Chicago


July 1 - July 5

 

Saturday - Day One

8:30: on the road. We're planning a long day, so that tomorrow's haul is not too bad. We're expecting, but not hoping for, July 4th anticipatory traffic. We are carrying our breakfast with us, and exit the Denver area listening to NPR.

*

Churches around here look like malls. So do schools. We passed Columbine itself on the way to Stephen's, and imagined that Columbine was a street or a neighbourhood in Littleton, and that the building we passed was the local mall. But it was the high school. Churches look like malls; schools look like malls.

*

North-eastern Colorado imitates the Great Plains so much it has me fooled. OK, so there are rolling mini-hills, and the landscape is not exactlly flat. And OK, so I know that from the map that we are still descending from the Rockies - each town further along the highway rests at a lower altitude than the one before. But the road is flat and straight, the horizon holds few surprises, and cattle graze on either side of the road. Here & there, too, fields of hay have been harvested, the hay stacked in bales. And off in the distance I see silos.

Cowboy country.

Yee-hah.

*

Deep in this cattle land, we pass the town of Iliff. I-76, exit 134.

*

Near Iliff, we pick up Nebraska NPR. Some of Nebraska is on Central Time, so that shortly after we enter the state we will lose an hour. NPR reports that it is 12 noon. Where we ara it's still 11.

Coming west we gained time. Now we give it back. No such thing as a free gift.

*

11/12:36 a./p.m,
We cross the state line to Nebraska. Highway 76 becomes Highway 80, the road improves, and we run across the beginning of the holiday traffic.

*

Nebraska is greener, flatter even than N. Colorado. It is a HOT day: 85 degrees F predicted for Denver, and as we drive down towards the plains the sky is clear of clouds and the sun blazes. All the cattle we pass are lying down, too hot to stand. And the farms we pass STINK - recently manured, no doubt.

*

We drive from Ogalalla near the border into the Central Time Zone and follow the North Platte River along. In places happy green trees obscure our views. But that's just a distraction; we're on the edge of the prairies, and the bugs dive-bombing our windshield prove it. Trees, green meadows, hay and campsites border the road.

*

There are two advantages to prairie driving. One: the roads are straight and flat.
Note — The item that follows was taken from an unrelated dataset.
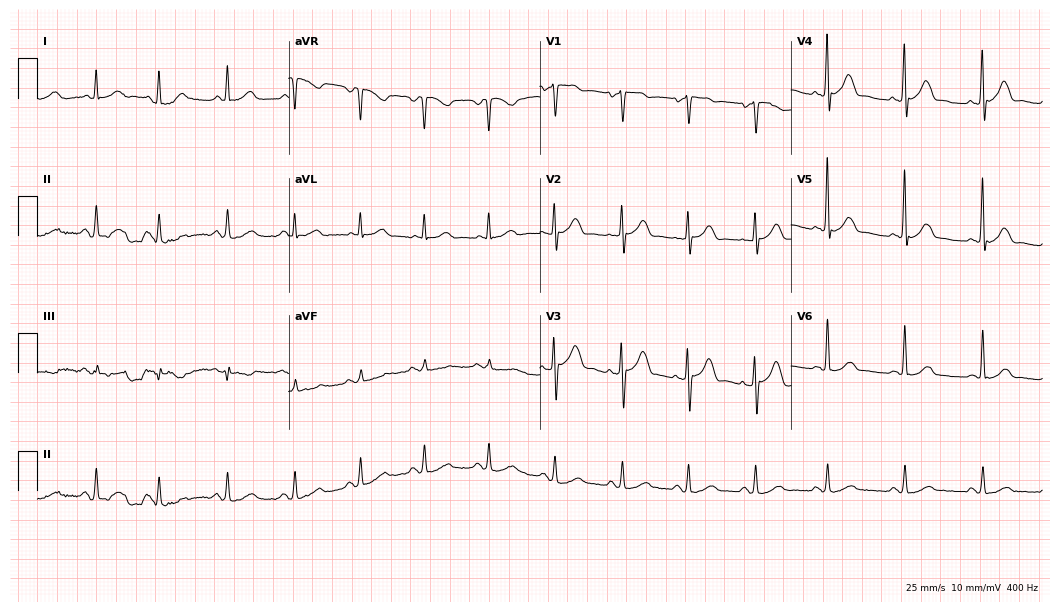
Electrocardiogram (10.2-second recording at 400 Hz), a 70-year-old female. Overall reading on record: normal ECG.
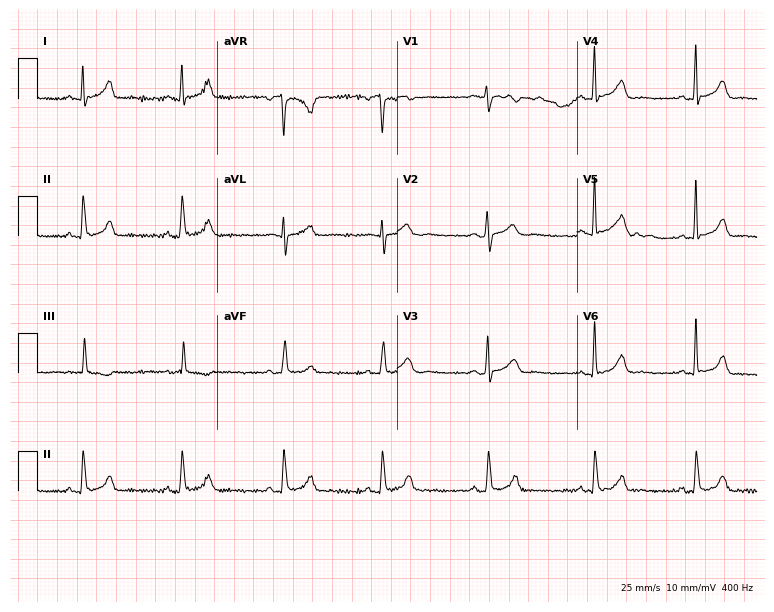
12-lead ECG from a man, 26 years old. Recorded interpretation: within normal limits.

Two: there isn't a huge amount of traffic (though Route 80 is well travelled, especially by trucks). We eat up the road. A while ago we thought to stop for lunch, but we saw nothing terribly appealing. So we dug into our cooler bag of goodies (cheese, crackers, Colorado mountain water, and cantaloupe melon) and make our own, munching our way across Nebraska to "Time of your Life" and Santana.

*

We have now entered the Prairies for real: CORN. We are nearly in Iowa. "If you build it, they will come."

*

Omaha faces Council Bluffs, another city, across the Missouri River. Omaha is in Nebraska; Council Bluffs in Iowa. We plan to stop in Omaha. We are almost there. On the other side of the highway, heading west, an unmoving line of traffic. Eastbound: movement. We have just passed Ashland, Nebraska.

Rolling hills, planted in rows; corn. Lots more trees. On the horizon: a huge American flag, waving. Another. The Prairie Home Companion. We cross the Platte River. I look north and see a picture out of a painting: an island in the middle, offering trees, treelined banks, brown river.

To get out of Nebraska we must cross the Missouri River. I remember crossing it three years ago: I drank it in, thirsty for it because I hadn't seen the Mississippi.